§ Exercise data
┄┄┄┄┄┄┄┄┄┄

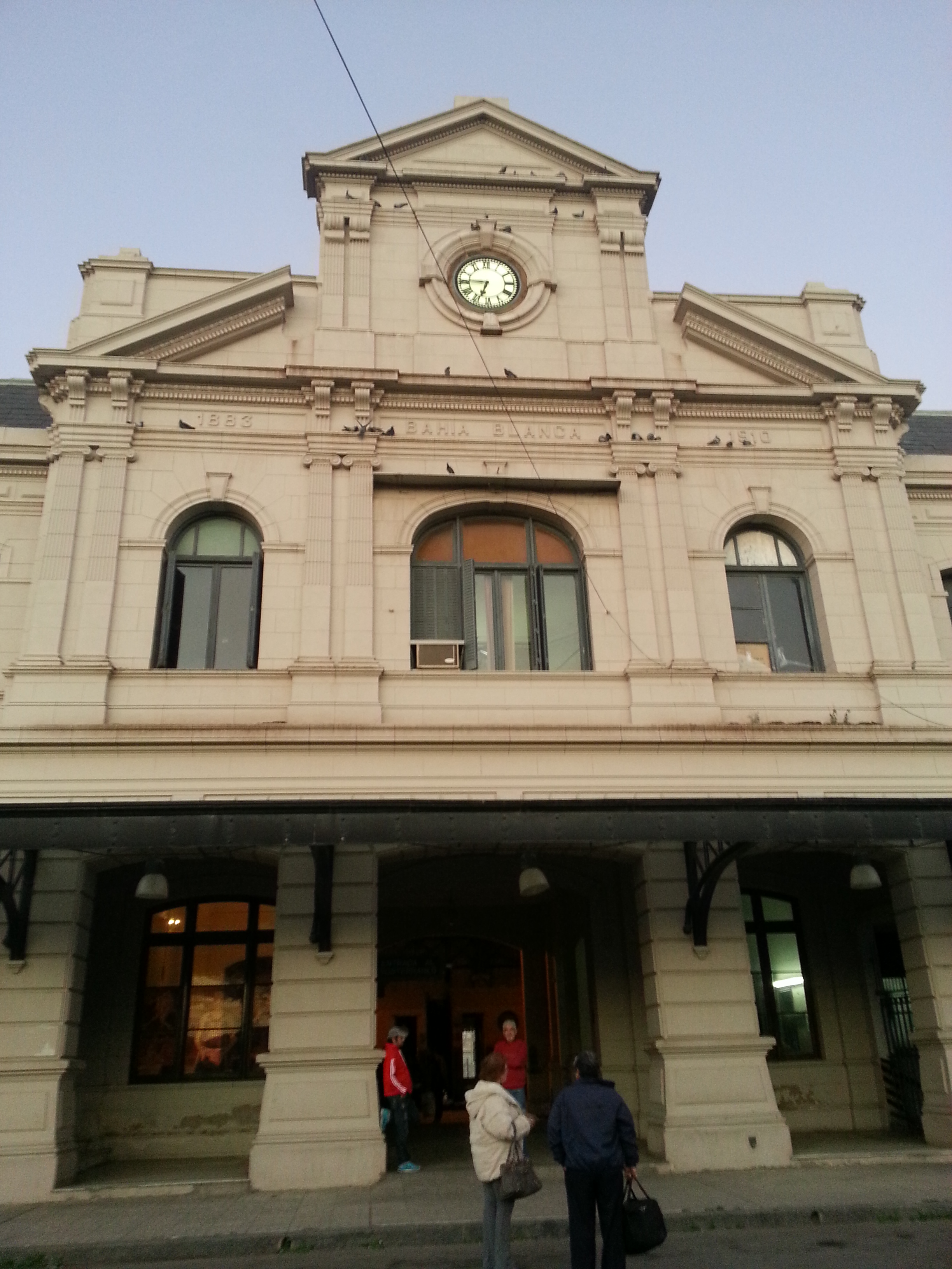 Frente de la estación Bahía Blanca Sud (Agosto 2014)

┄┄┄┄┄┄┄┄┄┄

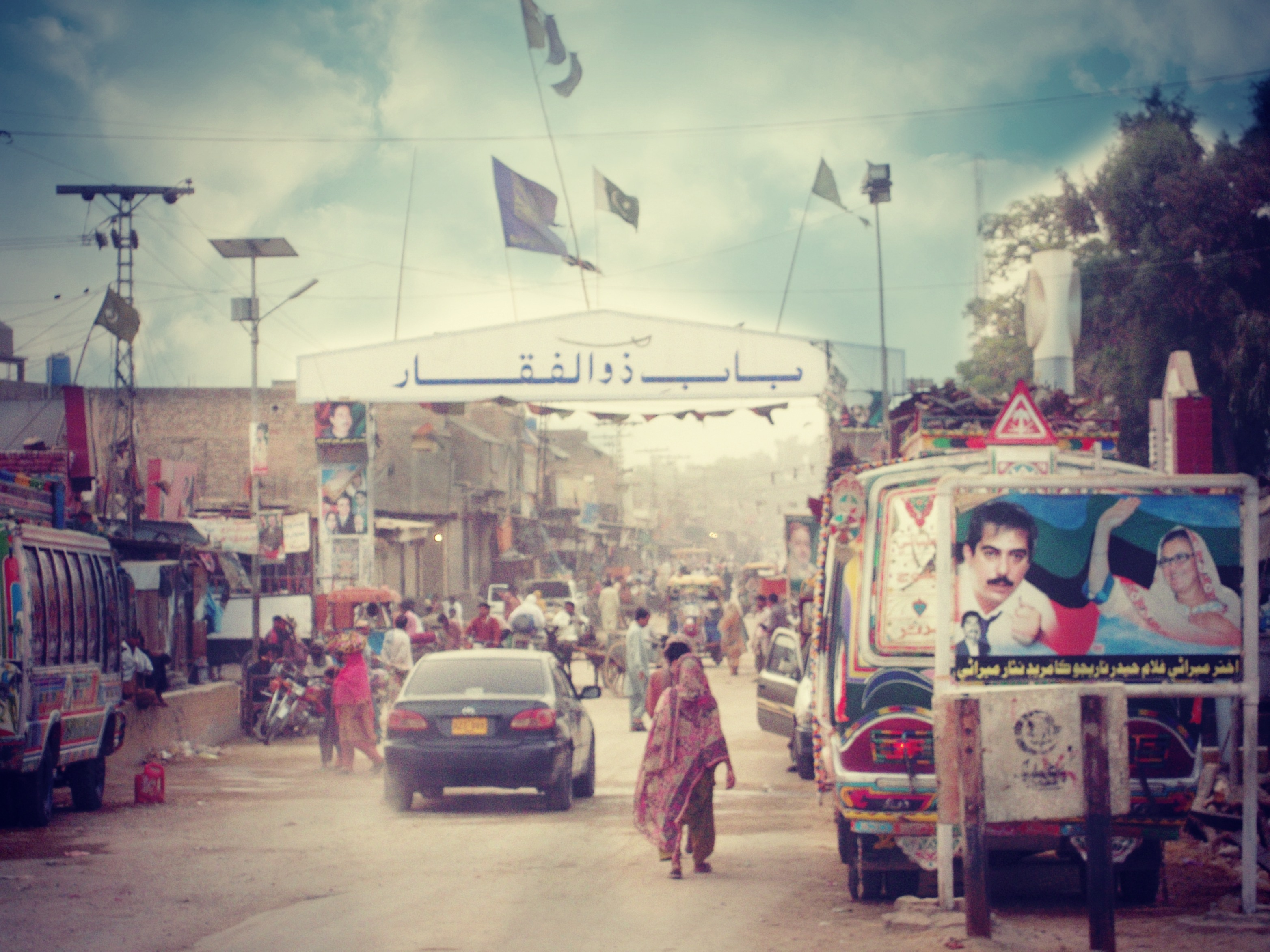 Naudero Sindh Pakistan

┄┄┄┄┄┄┄┄┄┄

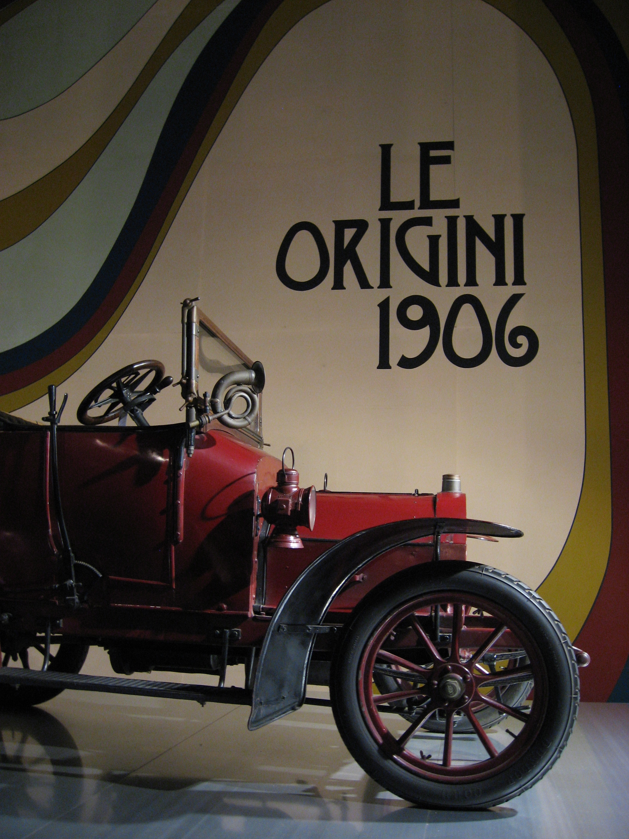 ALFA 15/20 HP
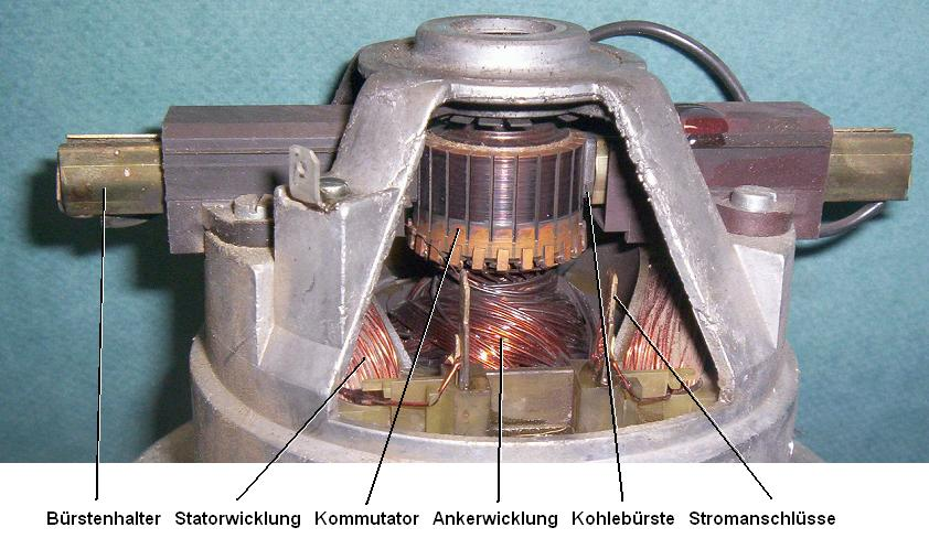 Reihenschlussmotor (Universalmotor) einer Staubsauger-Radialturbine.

┄┄┄┄┄┄┄┄┄┄

§ Task prompt
Copy exactly the part of the material above that opens with the line containing "ALFA 15/20 HP" and closes with the line containing "Reihenschlussmotor (Universalmotor) einer", ends included. Drop the images.

§ Response below
 ALFA 15/20 HP
 Reihenschlussmotor (Universalmotor) einer Staubsauger-Radialturbine.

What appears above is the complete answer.